I edited mine to fit my need, and it seems to work out, but the text has to be in a very particular format (all lines end in ". ")

if text_split_length is not None and len(text) >= text_split_length:
        #text_splits.append("")
        nlp = get_spacy_lang(lang)
        nlp.add_pipe("sentencizer")
        doc = nlp(text)
        for sentence in doc.sents:
            sentence = str(sentence).replace(". ", ". <>")
            frags = sentence.split("<>")
            text_splits += frags
            #text_splits.append(str(sentence))
            print(sentence)
    else:
        text_splits = [text.lstrip()]

    return text_splits

So it might introduce some abnormalities or behave unusually.

GamingDaveUk commented 8 months ago

That is a byproduct of the sentence splitter. It will just drop things here and there.

The painful alternative is to do it sentence by sentence. An automated alternative would be to split the text beforehand (like by actual sentence) but, when it is phonemized it might miss parts of the audio at the end.

Example:

The old sentence splitter splits up until it hits the phoneme limit.

if text_split_length is not None and len(text) >= text_split_length:
        text_splits.append("")
        nlp = get_spacy_lang(lang)
        nlp.add_pipe("sentencizer")
        doc = nlp(text)
        for sentence in doc.sents:
            if len(text_splits[-1]) + len(str(sentence)) <= text_split_length:
                # if the last sentence + the current sentence is less than the text_split_length
                # then add the current sentence to the last sentence
                text_splits[-1] += " " + str(sentence)
                text_splits[-1] = text_splits[-1].lstrip()
            elif len(str(sentence)) > text_split_length:
                # if the current sentence is greater than the text_split_length
                for line in textwrap.wrap(
                    str(sentence),
                    width=text_split_length,
                    drop_whitespace=True,
                    break_on_hyphens=False,
                    tabsize=1,
                ):
                    text_splits.append(str(line))
            else:
                text_splits.append(str(sentence))

        if len(text_splits) > 1:
            if text_splits[0] == "":
                del text_splits[0]
    else:
        text_splits = [text.lstrip()]

    return text_splits

I edited mine to fit my need, and it seems to work out, but the text has to be in a very particular format (all lines end in ". ")

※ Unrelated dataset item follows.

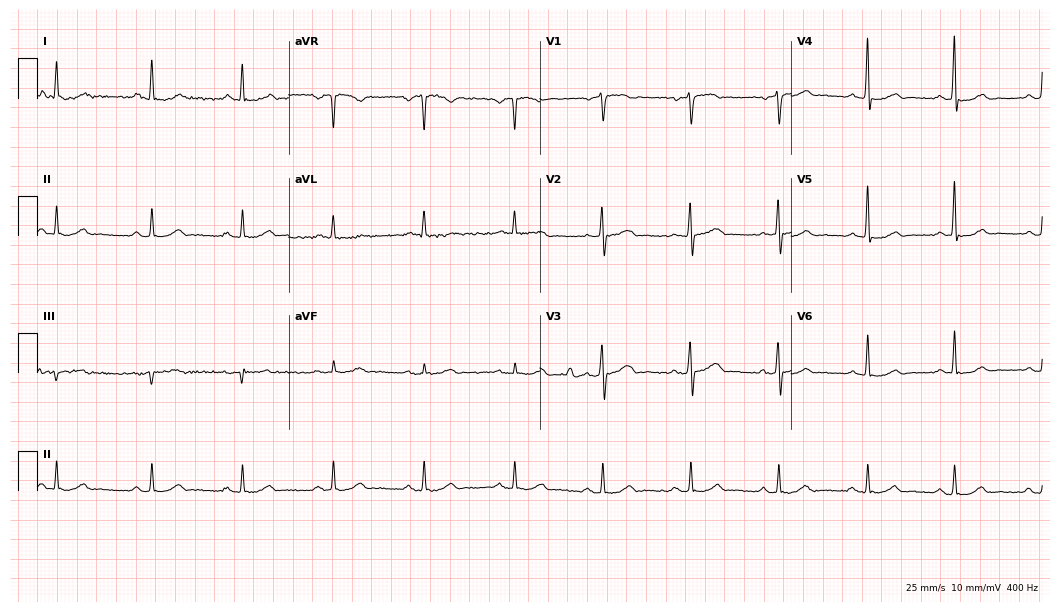
12-lead ECG (10.2-second recording at 400 Hz) from a 63-year-old man. Labelled as a normal ECG.
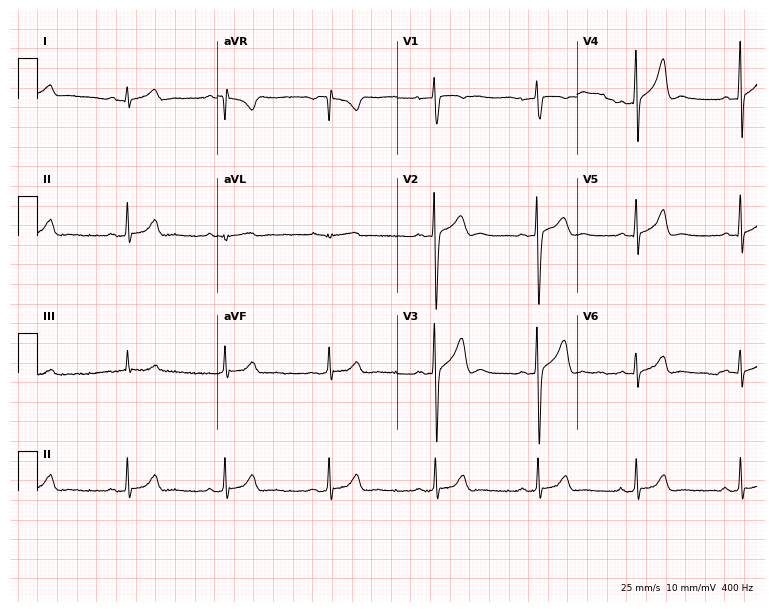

if text_split_length is not None and len(text) >= text_split_length:
        #text_splits.append("")
        nlp = get_spacy_lang(lang)
        nlp.add_pipe("sentencizer")
        doc = nlp(text)
        for sentence in doc.sents:
            sentence = str(sentence).replace(". ", ". <>")
            frags = sentence.split("<>")
            text_splits += frags
            #text_splits.append(str(sentence))
            print(sentence)
    else:
        text_splits = [text.lstrip()]

    return text_splits

So it might introduce some abnormalities or behave unusually.

interesting. I may give that a go. I dont think the developer is too bothered with this issue or is not able to replicate so been looking for a reliable alternative... not having any luck, so if this fixes it I will be very happy.

efh8fh8h commented 6 months ago

This is happening when you use a finetuned model with some bad traing data. With the base 2.0.2 everthing works as expected. After manual curating all wav files and the whisper transcript, my finetuned models did not have that issue any more. Give it a try :)

cwmcd commented 5 months ago

i'm having the same issue with the collab version. not only is it losing entire blocks of text, but also mixing up and repeating text all while also hallucinating and giving demon voices or the voice morphing into another voice/gender.